Excerpted data: Begin
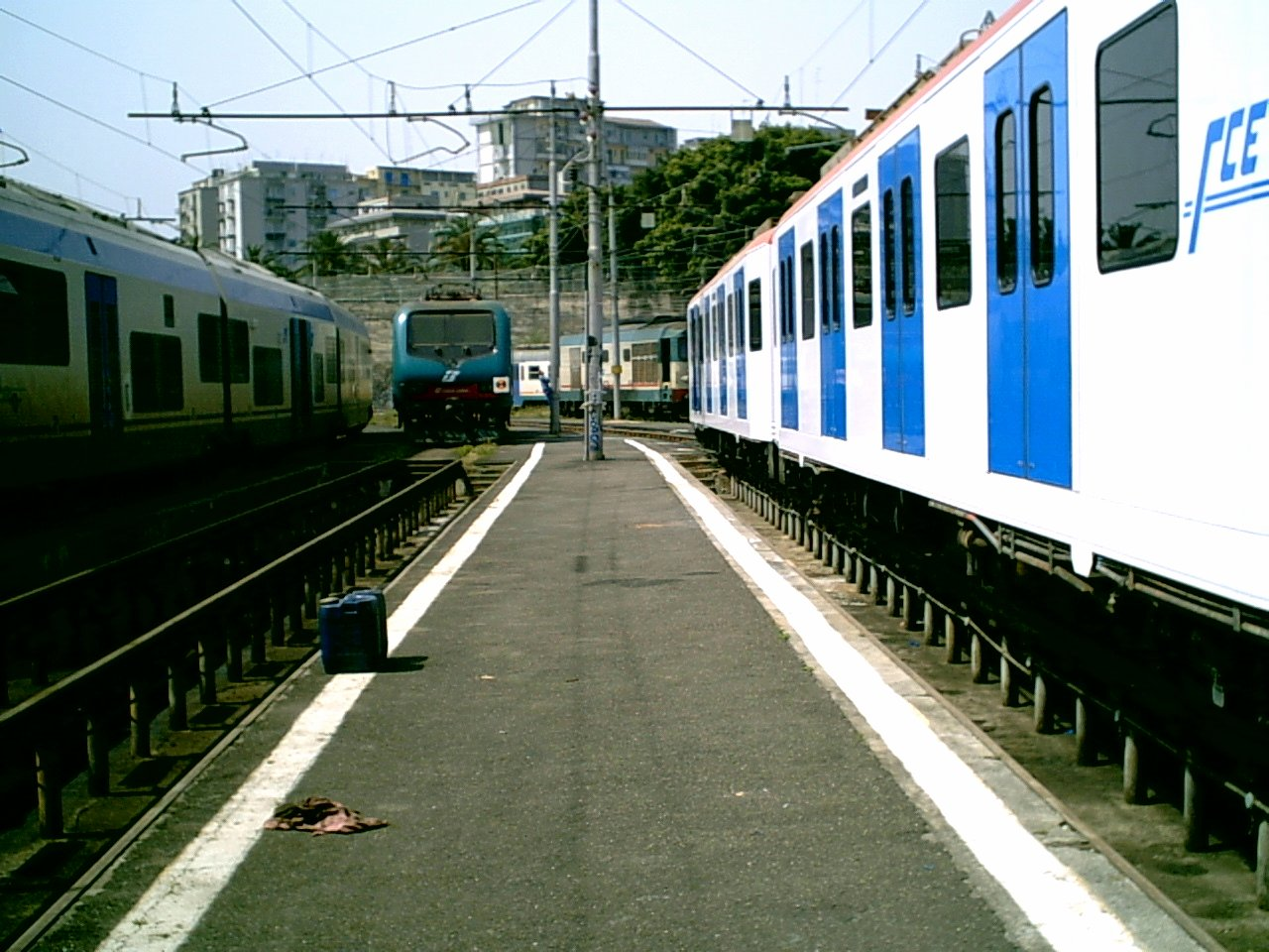 Foto di locomotive
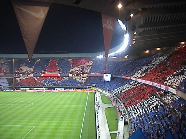 Le parc des princes un jour de match avant le plan Leproux.
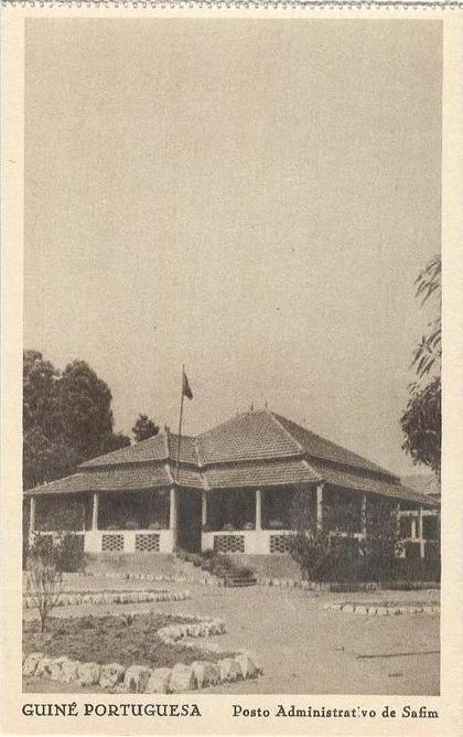 Neogravura - Guiné Portuguesa - Posto Administrativo de Safim
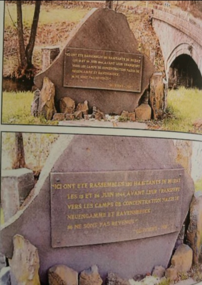 Lieu où a eu lieu l'embarquement dans les camions.
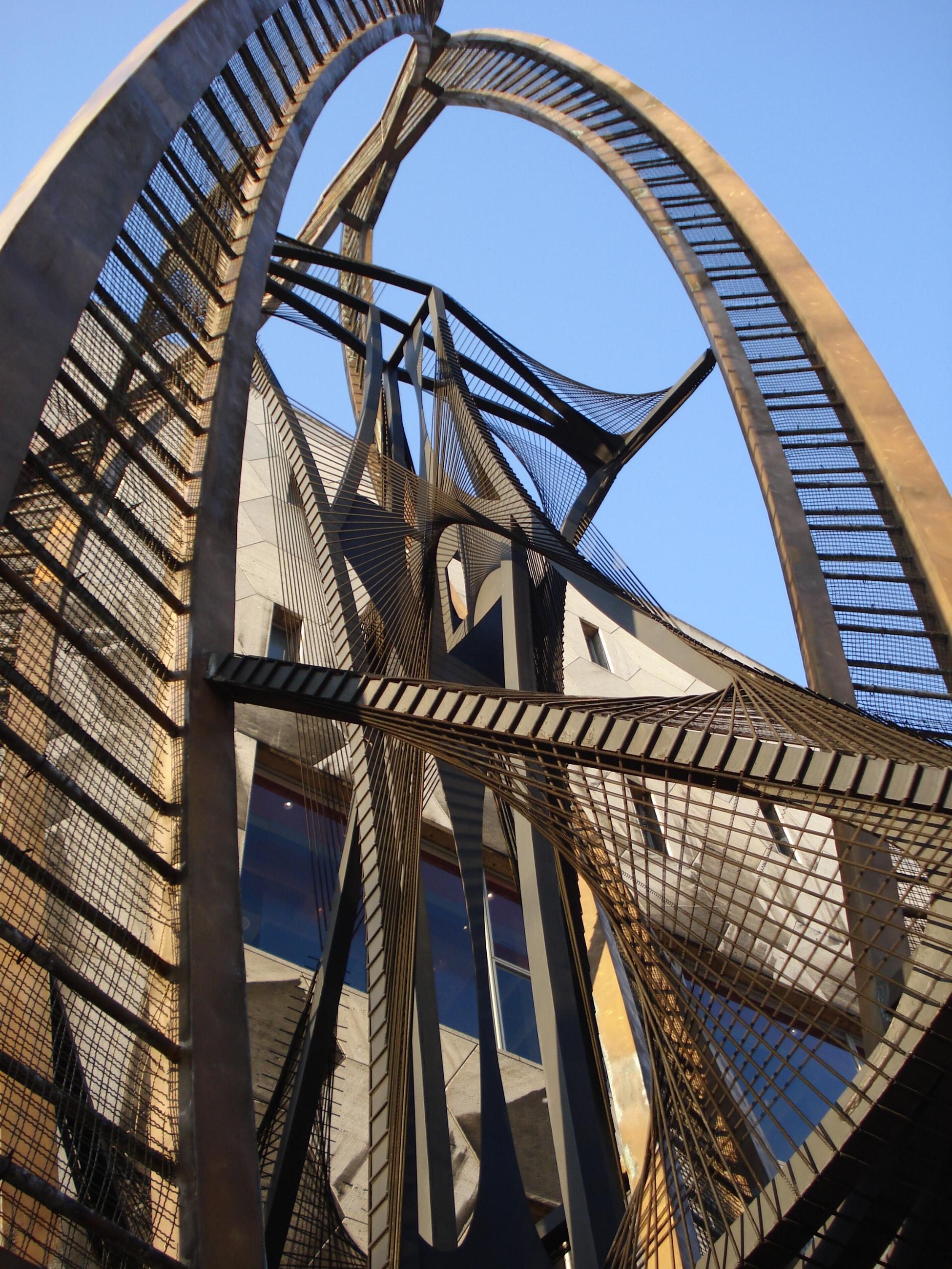 Rotterdam, Coolsingel. Kunstwerk "Gestileerde bloem" van Naum Gabo, detail. Rotterdam/The Netherlands.
Excerpted data: End
■ Brief ■
Could you write out all the records exactly, without the pictures?

■ Exercise answer ■
 Foto di locomotive
 Le parc des princes un jour de match avant le plan Leproux.
 Neogravura - Guiné Portuguesa - Posto Administrativo de Safim
 Lieu où a eu lieu l'embarquement dans les camions.
 Rotterdam, Coolsingel. Kunstwerk "Gestileerde bloem" van Naum Gabo, detail. Rotterdam/The Netherlands.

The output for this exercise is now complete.